= Problem details =
In your copy, the records appear word for word and the pictures do not appear at all.

= Material to process =

□ □ □

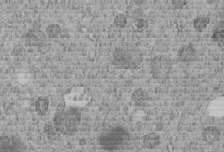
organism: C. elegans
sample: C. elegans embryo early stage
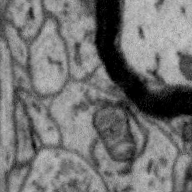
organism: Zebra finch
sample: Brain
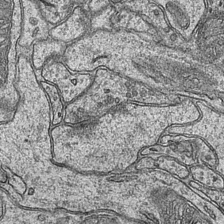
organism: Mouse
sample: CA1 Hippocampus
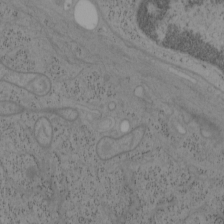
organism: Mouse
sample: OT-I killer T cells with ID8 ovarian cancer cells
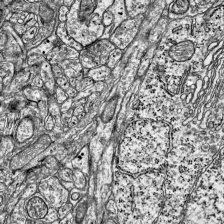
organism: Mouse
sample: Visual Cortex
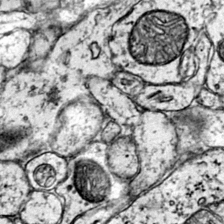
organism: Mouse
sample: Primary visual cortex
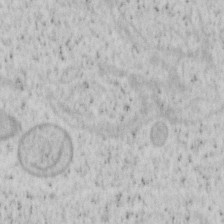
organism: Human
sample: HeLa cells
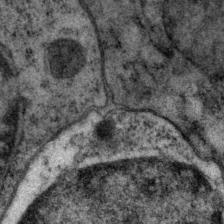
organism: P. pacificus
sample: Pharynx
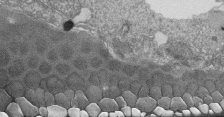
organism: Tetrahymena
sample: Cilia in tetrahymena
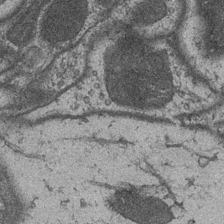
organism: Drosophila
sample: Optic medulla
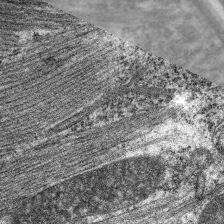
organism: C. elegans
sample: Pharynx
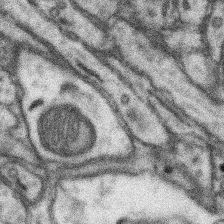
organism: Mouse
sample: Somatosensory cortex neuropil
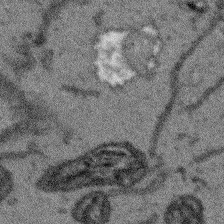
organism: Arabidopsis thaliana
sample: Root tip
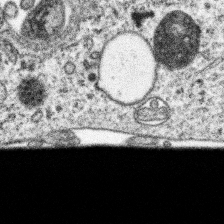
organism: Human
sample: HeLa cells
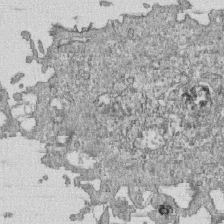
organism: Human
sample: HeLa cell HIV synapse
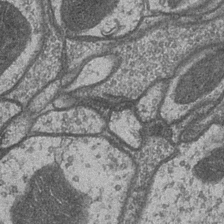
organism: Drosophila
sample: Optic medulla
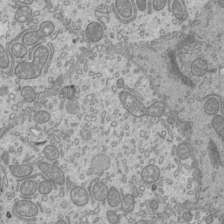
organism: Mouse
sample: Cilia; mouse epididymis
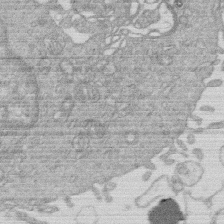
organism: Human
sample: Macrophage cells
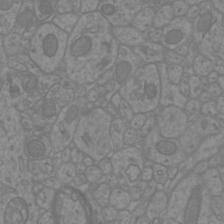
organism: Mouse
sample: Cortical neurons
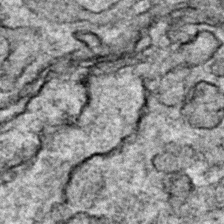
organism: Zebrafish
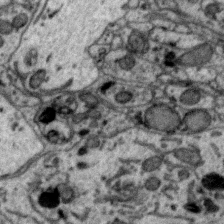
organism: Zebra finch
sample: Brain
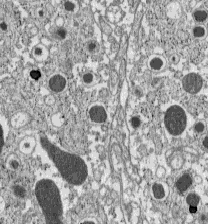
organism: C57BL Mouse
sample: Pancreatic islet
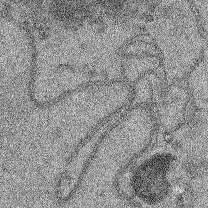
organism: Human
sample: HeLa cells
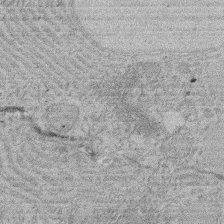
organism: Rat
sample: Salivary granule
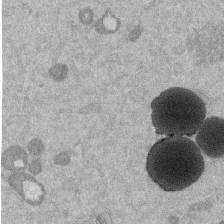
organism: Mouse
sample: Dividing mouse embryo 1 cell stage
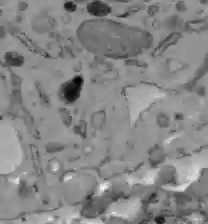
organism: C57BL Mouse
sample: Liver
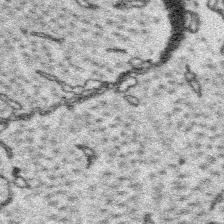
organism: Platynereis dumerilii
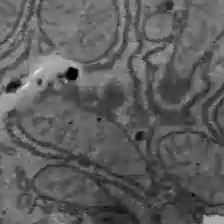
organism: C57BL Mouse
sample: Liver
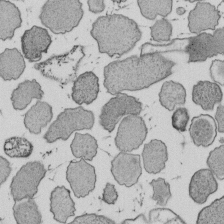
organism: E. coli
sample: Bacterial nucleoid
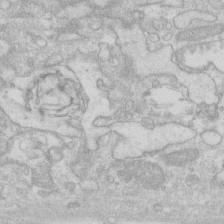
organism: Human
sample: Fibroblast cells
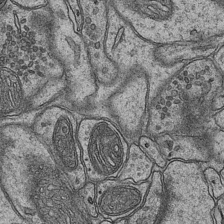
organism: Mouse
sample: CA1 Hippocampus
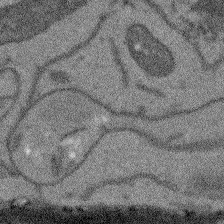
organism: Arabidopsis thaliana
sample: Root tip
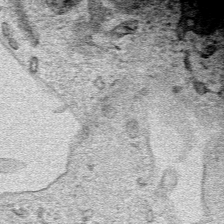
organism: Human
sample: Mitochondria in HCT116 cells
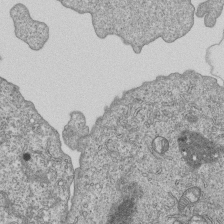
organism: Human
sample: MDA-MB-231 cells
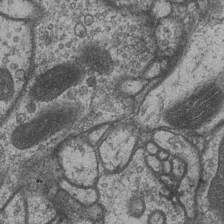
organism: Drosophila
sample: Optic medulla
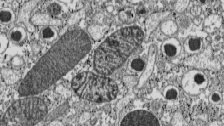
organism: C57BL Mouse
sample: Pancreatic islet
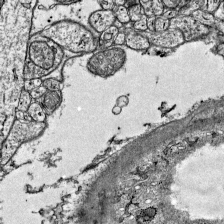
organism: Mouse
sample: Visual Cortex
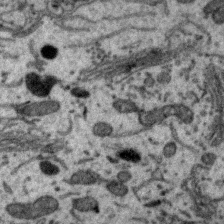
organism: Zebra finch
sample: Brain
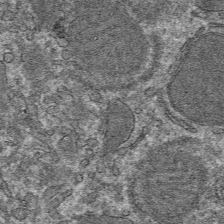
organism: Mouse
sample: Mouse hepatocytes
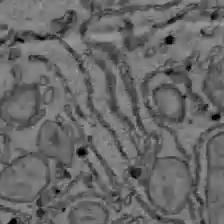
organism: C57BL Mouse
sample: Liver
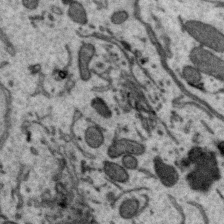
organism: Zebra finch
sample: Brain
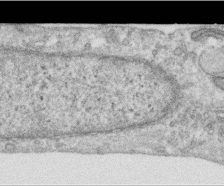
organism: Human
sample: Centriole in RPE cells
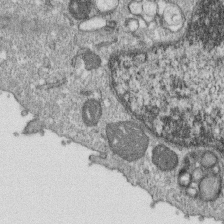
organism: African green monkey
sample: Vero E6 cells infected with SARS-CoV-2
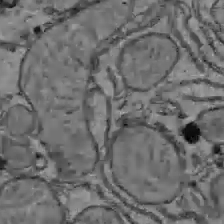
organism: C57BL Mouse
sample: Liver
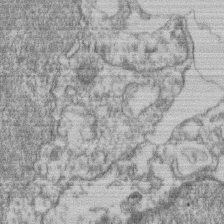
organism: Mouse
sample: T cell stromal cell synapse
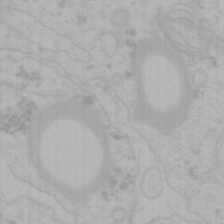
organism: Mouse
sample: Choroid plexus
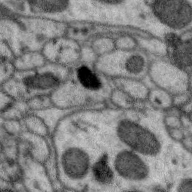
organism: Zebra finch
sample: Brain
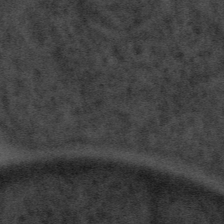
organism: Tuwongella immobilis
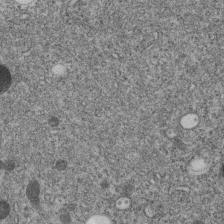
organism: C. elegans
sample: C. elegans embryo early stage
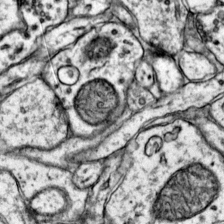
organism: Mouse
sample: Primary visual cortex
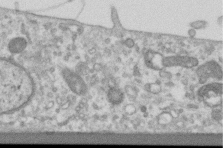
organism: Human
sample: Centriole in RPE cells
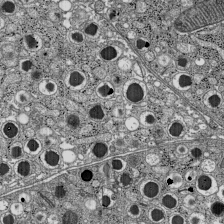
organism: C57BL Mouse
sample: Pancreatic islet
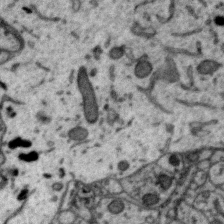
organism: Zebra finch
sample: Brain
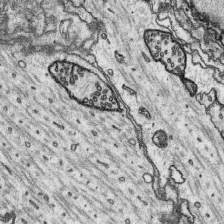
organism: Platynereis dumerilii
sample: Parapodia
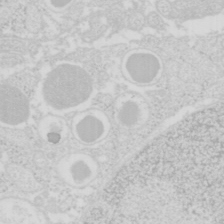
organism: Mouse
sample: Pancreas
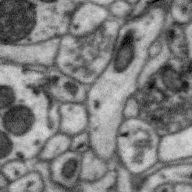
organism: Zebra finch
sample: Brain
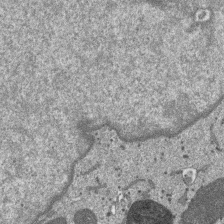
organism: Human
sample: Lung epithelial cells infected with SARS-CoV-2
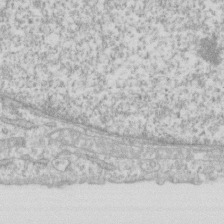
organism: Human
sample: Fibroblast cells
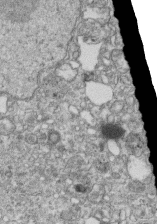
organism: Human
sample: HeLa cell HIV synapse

□ □ □

= Solution to the exercise =
organism: C. elegans
sample: C. elegans embryo early stage
organism: Zebra finch
sample: Brain
organism: Mouse
sample: CA1 Hippocampus
organism: Mouse
sample: OT-I killer T cells with ID8 ovarian cancer cells
organism: Mouse
sample: Visual Cortex
organism: Mouse
sample: Primary visual cortex
organism: Human
sample: HeLa cells
organism: P. pacificus
sample: Pharynx
organism: Tetrahymena
sample: Cilia in tetrahymena
organism: Drosophila
sample: Optic medulla
organism: C. elegans
sample: Pharynx
organism: Mouse
sample: Somatosensory cortex neuropil
organism: Arabidopsis thaliana
sample: Root tip
organism: Human
sample: HeLa cells
organism: Human
sample: HeLa cell HIV synapse
organism: Drosophila
sample: Optic medulla
organism: Mouse
sample: Cilia; mouse epididymis
organism: Human
sample: Macrophage cells
organism: Mouse
sample: Cortical neurons
organism: Zebrafish
organism: Zebra finch
sample: Brain
organism: C57BL Mouse
sample: Pancreatic islet
organism: Human
sample: HeLa cells
organism: Rat
sample: Salivary granule
organism: Mouse
sample: Dividing mouse embryo 1 cell stage
organism: C57BL Mouse
sample: Liver
organism: Platynereis dumerilii
organism: C57BL Mouse
sample: Liver
organism: E. coli
sample: Bacterial nucleoid
organism: Human
sample: Fibroblast cells
organism: Mouse
sample: CA1 Hippocampus
organism: Arabidopsis thaliana
sample: Root tip
organism: Human
sample: Mitochondria in HCT116 cells
organism: Human
sample: MDA-MB-231 cells
organism: Drosophila
sample: Optic medulla
organism: C57BL Mouse
sample: Pancreatic islet
organism: Mouse
sample: Visual Cortex
organism: Zebra finch
sample: Brain
organism: Mouse
sample: Mouse hepatocytes
organism: C57BL Mouse
sample: Liver
organism: Zebra finch
sample: Brain
organism: Human
sample: Centriole in RPE cells
organism: African green monkey
sample: Vero E6 cells infected with SARS-CoV-2
organism: C57BL Mouse
sample: Liver
organism: Mouse
sample: T cell stromal cell synapse
organism: Mouse
sample: Choroid plexus
organism: Zebra finch
sample: Brain
organism: Tuwongella immobilis
organism: C. elegans
sample: C. elegans embryo early stage
organism: Mouse
sample: Primary visual cortex
organism: Human
sample: Centriole in RPE cells
organism: C57BL Mouse
sample: Pancreatic islet
organism: Zebra finch
sample: Brain
organism: Platynereis dumerilii
sample: Parapodia
organism: Mouse
sample: Pancreas
organism: Zebra finch
sample: Brain
organism: Human
sample: Lung epithelial cells infected with SARS-CoV-2
organism: Human
sample: Fibroblast cells
organism: Human
sample: HeLa cell HIV synapse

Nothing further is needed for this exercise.